With incumbent cable and phone companies reluctant to take part, there are several wired and wireless broadband initiatives in rural areas around New York starved of resources to expand their networks. The “white space” wireless broadband project in Thurman, for example, will be seeking funding to expand its wireless high-speed network into other parts of the community. Other initiatives could allow existing middle mile fiber networks in the Southern Tier and Finger Lakes region to explore building out “last mile” service to homes and businesses that now receive only DSL or no Internet access at all.

Salway promises he’ll consider funding networks that deliver the best broadband speeds for the lowest relative price in similarly sized communities. But all the money in the world won’t help if an existing phone or cable company shows no interest in serving unprofitable rural areas even after the state defrays the initial cost of placing the infrastructure to provide the service.

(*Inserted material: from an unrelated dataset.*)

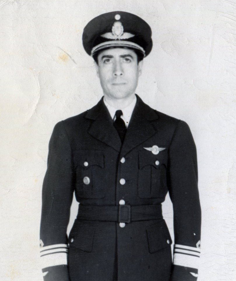 El Brigadier General Manuel Lisardo Aleman.
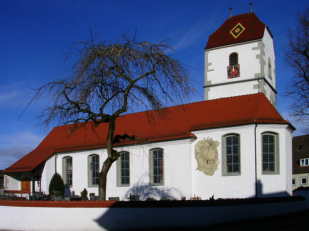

Mitchell believes local communities are best positioned to know what their residents want and many support publicly funded fiber technology rollouts. He points to Longmont, Col., a community that fought off propaganda mailers and a $300,000 marketing effort by CenturyLink and Comcast to defeat public fiber broadband in the city. The residents voted in favor of building their own network to move beyond the “good enough for you” broadband coming from the phone and cable company.

“The Longmonts of the country can decide to wait until these private sector companies decide its in their interest to finally build these fiber networks out, or they can say, ‘You know, we’re always going to be behind the greater technological curve of the nation,’ and do it themselves,” Tom Roiniotis, Longmont’s general manager, told Capital.